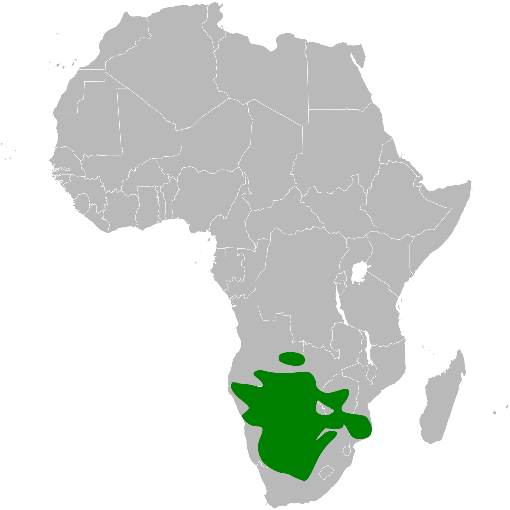 Calendulauda africanoides distribution map, based on
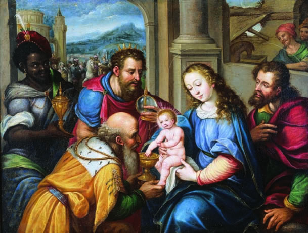 La obra representa el momento en que el Niño Jesús fue adorado por los Reyes magos.
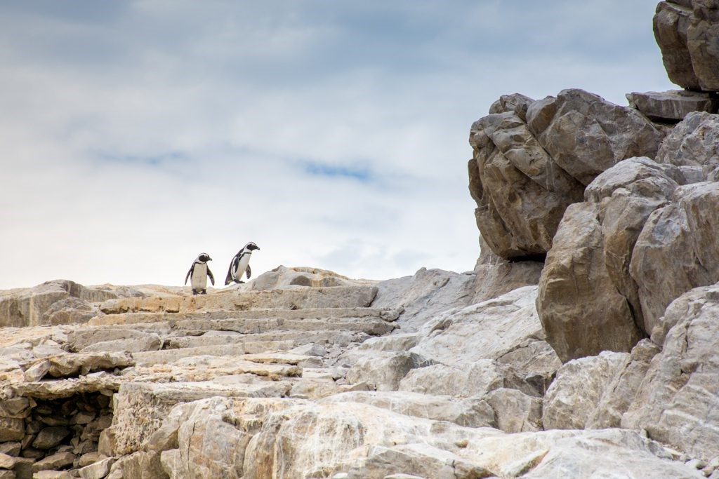 pinguinparkedo
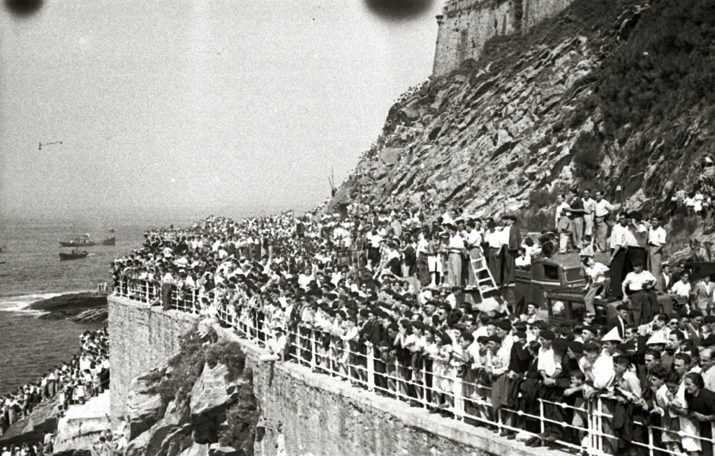 Título original: Escena de la Bandera de la Concha (8/15) Localización: San Sebastián (Guipúzcoa)
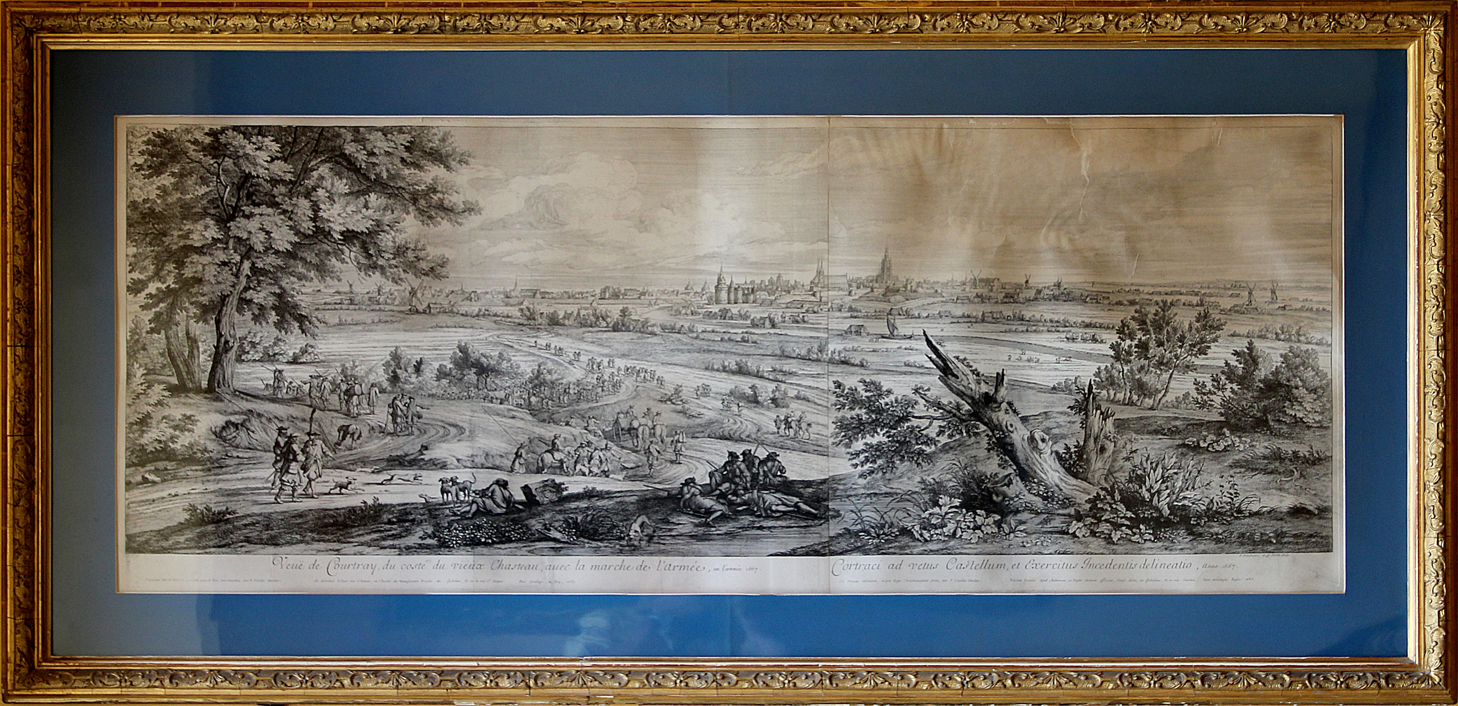 Gravure « Veuë de Courtray du costé du vieux Chasteau, avec la marche de l’armée, en l’année 1667 » réalisée par Adam François van der Meulen appartenant aux collections du château de Vaux-le-Vicomte - Maincy (Seine-et-Marne, France).
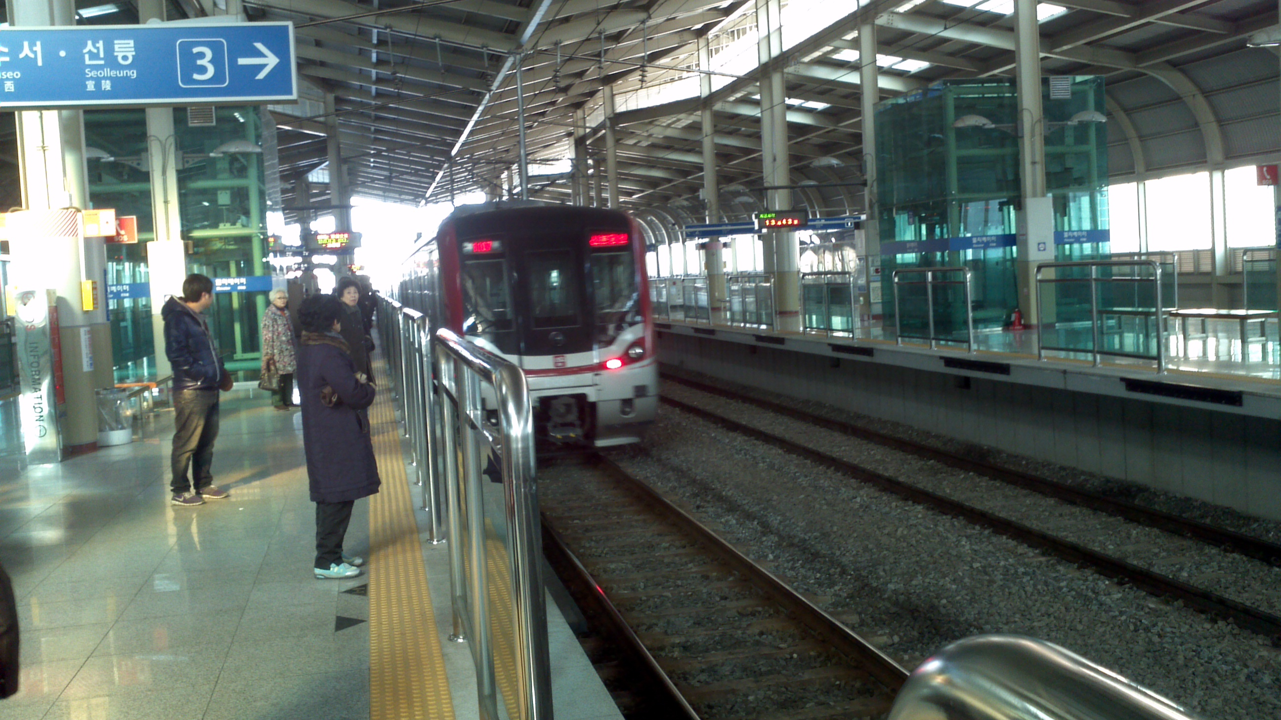 죽전역을 통과중인 신분당선

◇ ◇ ◇

**Exercise:** Skip every picture. Repeat word for word the lines from the line holding "Maincy (Seine-et-Marne, France)." through the end of the entries above.

**Exercise result:**
 Gravure « Veuë de Courtray du costé du vieux Chasteau, avec la marche de l’armée, en l’année 1667 » réalisée par Adam François van der Meulen appartenant aux collections du château de Vaux-le-Vicomte - Maincy (Seine-et-Marne, France).
 죽전역을 통과중인 신분당선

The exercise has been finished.